It is to be doubted that Viscount Simon intended to formulate an important constitutional doctrine on the basis of a case as exceptional as Russell. But he had to find a form of words that would account for Russell. It is significant that, less than a year later, the Judicial Committee was to revert to the national emergency doctrine in Co-opera­tive Committee on Japanese Canadians v. Attor­ney General for Canada[70].

In Johannesson, this Court upheld exclusive fed­eral jurisdiction over the subject of aeronautics even though this jurisdiction could no longer be supported by an imperial treaty and by s. 132 of the Constitution. The approaches taken by various members of this Court vary. The Canada Temperance Federation case was referred to and quoted together with the Radio case and the Aeronautics case. It was pointed out that in obiter the Aeronautics case supported federal jurisdiction apart from s. 132 and this view seems to have met with the approval of the majority.

In the Munro case, this Court referred to the Canada Temperance case and to Johannesson. It held that the subject matter of the National Capi­tal Act was the establishment of a region consist­ing of the seat of the Government of Canada and a surrounding area which was to be developed, conserved and improved "in order that the nature and character of the seat of the Government of Canada may be in accordance with its national signifi­cance." That subject was a "single" matter of national concern and was not mentioned in s. 91 and s. 92 of the Constitution; it therefore came within the sole jurisdiction of Parliament.

In my view, the incorporation of companies for objects other than provincial, the regulation and control of aeronautics and of radio, the development, conservation and improvement of the Na­tional Capital Region are clear instances of dis­tinct subject matters which do not fall within any of the enumerated heads of s. 92 and which, by nature, are of national concern.

[Page 458]

I fail to see how the authorities which so decide lend support to the first submission. They had the effect of adding by judicial process new matters or new classes of matters to the federal list of powers. However, this was done only in cases where a new matter was not an aggregate but had a degree of unity that made it indivisible, an identity which made it distinct from provincial matters and a sufficient consistence to retain the bounds of form. The scale upon which these new matters enabled Parliament to touch on provincial matters had also to be taken into consideration before they were recognized as federal matters: if an enumerated federal power designated in broad terms such as the trade and commerce power had to be con­strued so as not to embrace and smother provincial powers (Parson's case) and destroy the equilibri­um of the Constitution, the Courts must be all the more careful not to add hitherto unnamed powers of a diffuse nature to the list of federal powers.

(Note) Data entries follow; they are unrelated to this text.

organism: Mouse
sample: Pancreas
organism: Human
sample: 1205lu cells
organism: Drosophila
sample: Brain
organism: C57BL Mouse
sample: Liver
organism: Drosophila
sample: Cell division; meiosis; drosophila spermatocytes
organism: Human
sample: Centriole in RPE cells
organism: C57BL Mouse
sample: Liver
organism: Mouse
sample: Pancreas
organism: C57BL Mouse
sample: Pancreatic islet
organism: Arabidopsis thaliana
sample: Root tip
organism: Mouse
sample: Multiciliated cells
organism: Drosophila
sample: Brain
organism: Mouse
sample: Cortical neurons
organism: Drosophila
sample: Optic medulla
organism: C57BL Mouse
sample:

The "containment and reduction of inflation" does not pass muster as a new subject matter. It is an aggregate of several subjects some of which form a substantial part of provincial jurisdiction. It is totally lacking in specificity. It is so pervasive that it knows no bounds. Its recognition as a federal head of power would render most provin­cial powers nugatory.

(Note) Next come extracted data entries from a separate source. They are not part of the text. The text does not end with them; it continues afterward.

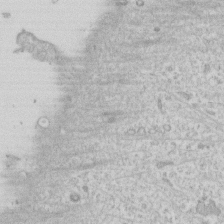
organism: Human
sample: Fibroblast cells
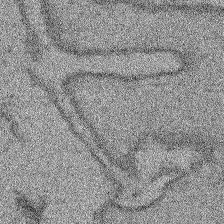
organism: Human
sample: HeLa cells
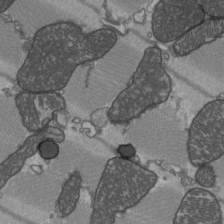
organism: C57BL Mouse
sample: Heart
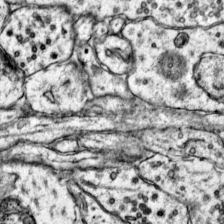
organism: Mouse
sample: Primary visual cortex
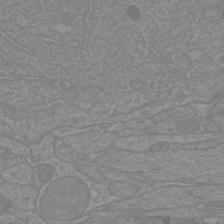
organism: Mouse
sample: Cortical neurons
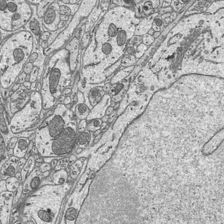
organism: Mouse
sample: Suprachiasmatic nucleus
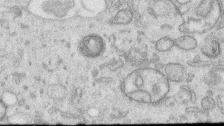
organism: Human
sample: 1205lu cells
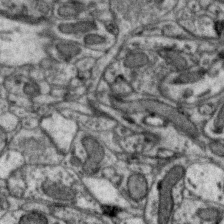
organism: Zebra finch
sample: Brain
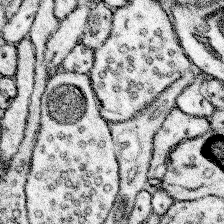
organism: Mouse
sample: Somatosensory cortex neuropil
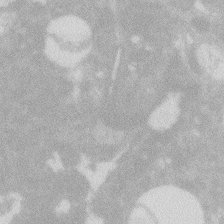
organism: Zebrafish
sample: Macrophage
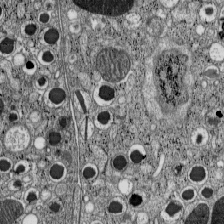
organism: C57BL Mouse
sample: Pancreatic islet
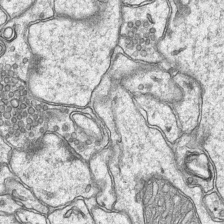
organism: Mouse
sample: CA1 Hippocampus
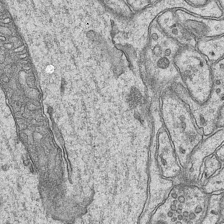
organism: Mouse
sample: CA1 Hippocampus
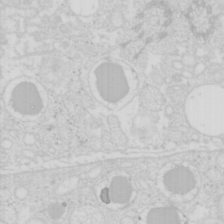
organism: Mouse
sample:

I should add that inflation is a very ancient phenomenon, several thousands years old, as old probably as the history of currency. The Fathers of Confederation were quite aware of it.

[Page 459]

It was argued that other heads of power enume­rated in s. 91 of the Constitution and which relate for example to the regulation of trade and com­merce, to currency and coinage, to banking, incor­poration of banks and the issue of paper money may be indicative of the breadth of Parliament's jurisdiction in economic matters. They do not enable Parliament to legislate otherwise than in

relation to their objects and it was not argued that the Anti-Inflation Act was in relation to their objects. The Act does not derive any assistance from those powers any more than the legislation found invalid in the Board of Commerce case.

For those reasons, the first submission fails. —II—

The second submission made in support of the validity of the Anti-Inflation Act is that the infla­tionary situation was in October of 1975 and still is such as to constitute a national emergency of the same significance as war, pestilence or insurrection and that there is in Parliament an implied power to deal with the emergency for the safety of Canada as a whole; that such situation of excep­tional necessity justified the enactment of the impugned legislation. The following cases, amongst others, were relied upon: Fort Frances Pulp and Power Co. v. Manitoba Free Press[71]; Co-operative Committee on Japanese Canadians v. Attorney General for Canada[72]; Reference as to the Validity of the Wartime Leasehold Regulations[73].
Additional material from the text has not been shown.